A recent paper (Dennison & Lovrien, Protein Expression and Purifica­tion11:149-161 (1997), drawing on earlier work by Lovrien, describes another phase separation technique: while t-butanol is normally completely miscible with water, addition of enough salt, usually (NH4)2SO4, causes separation into two phases; and if protein is also present, it tends to precipitate out as a third phase between the lower aqueous and upper t-BuOH phase; they call this "three phase partitioning".  t-BuOH and (NH4)2SO4  act in similar ways - they list six effects of (NH4)2SO4, ionic strength effects, what they call kosmotropy (I don't know what this is), cavity surface tension enhancement, osmotic dehydration, exclusion crowding, and conformational shrinkage due to sulfate binding to posi­tively charged sites on proteins.  They think that t-BuOH also binds and tightens conformation, as well as being a kosmotrope in solution.  Also, of course, lip­ids tend to go into the t-BuOH layer, so this is a good way to solubilize mem­brane-bound enzymes, as originally suggested by Morton, using n-BuOH, in the 1950s.  Dr. Ward has tried this method with green fluorescent protrein, it works like a charm, and he frequently thanks me for it.

 

They suggest proceeding as follows: (i) add sulfate, to half to 3/4 the con­centration necessary to salt out by itself; (ii) adjust the pH - the pH should be 2 to 4 pH units below the pI of the protein sought, but of course this may not be posible if it has an acidic pI; however, the sulfate protects against acid denatur­ation.  BSA is precipitated quantitatively below pH 5.2, but it is stable down to 3.0.  The pH of best effect should be explored.  (iii) In optimizing the method you can play with temperature, though this does not have to be done in the cold as with ethanol or acetone precipitation; (iv) add t-BuOH, 0.2 to 0.5 ml per ml of aqueous solution.  The phases tend to separ­ate out even without cen­trifugation, but low speed centrifugation speeds this.
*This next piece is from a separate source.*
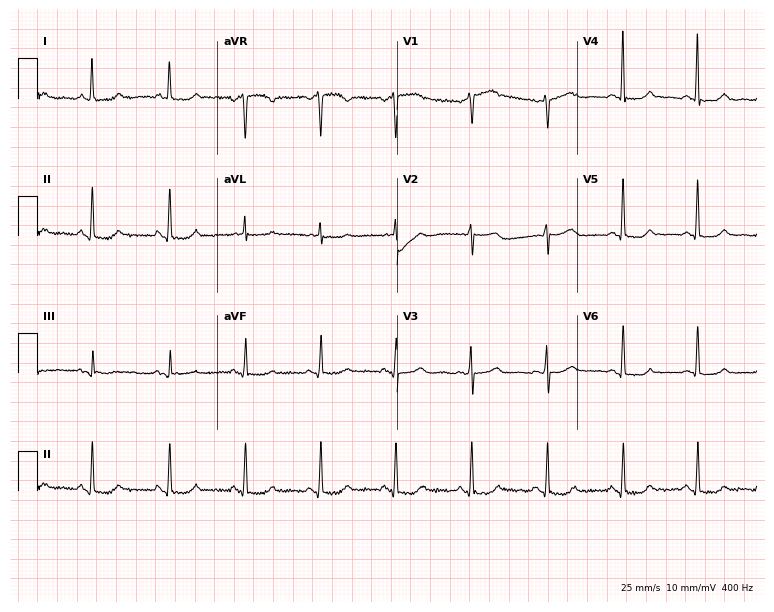
Standard 12-lead ECG recorded from a 57-year-old female patient. None of these six findings is recorded: first-degree AV block, right bundle branch block, left bundle branch block, sinus bradycardia, atrial fibrillation, sinus tachycardia. Findings outside these six are not listed.
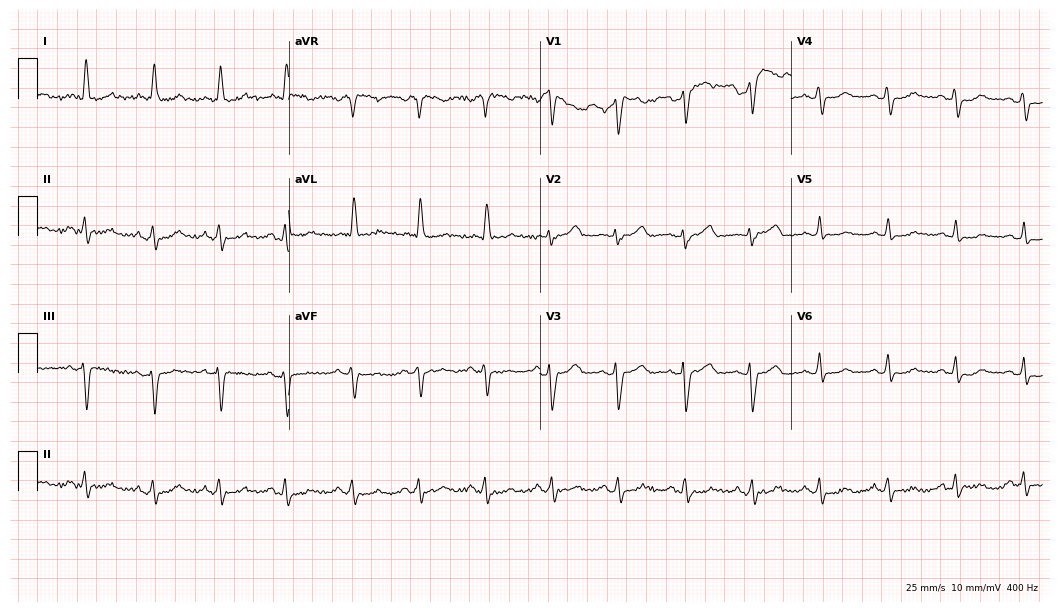
Resting 12-lead electrocardiogram (10.2-second recording at 400 Hz). Patient: a female, 65 years old. None of these six findings is recorded: first-degree AV block, right bundle branch block, left bundle branch block, sinus bradycardia, atrial fibrillation, sinus tachycardia. Other findings, if any, are not listed.

The precipitated protein is greatly concentrated - often 100-fold - usually increases considerably in specific activity, and in some cases the yield is much greater than 100%, presumably due to separation from an inhibitor (their best case is yeast invertase, 500-1000% yield with 75x increase in specific activity, but invertases are often accompanied by inhibitors).  It is usually collected by pipetting off the upper and lower layers.  The precipitate then can be dissolved by adding water, or if necessary buffer at a higher pH.  In some cases the preci­pitate contains so little sulfate that one can proceed directly to ion exchange chromatography; free sulfate is easily dialyzed away, bound sulfate isn't.  The proteins are much more easily separated from t-BuOH and (NH4)2SO4 than they are from dextran and PEG, and the costs are less (t-BuOH is 10% the cost of dextran, 50% that of PEG).

The paper goes on to discuss the thermodynamic effects of sulfate in protein precipitation - I haven't time to read this.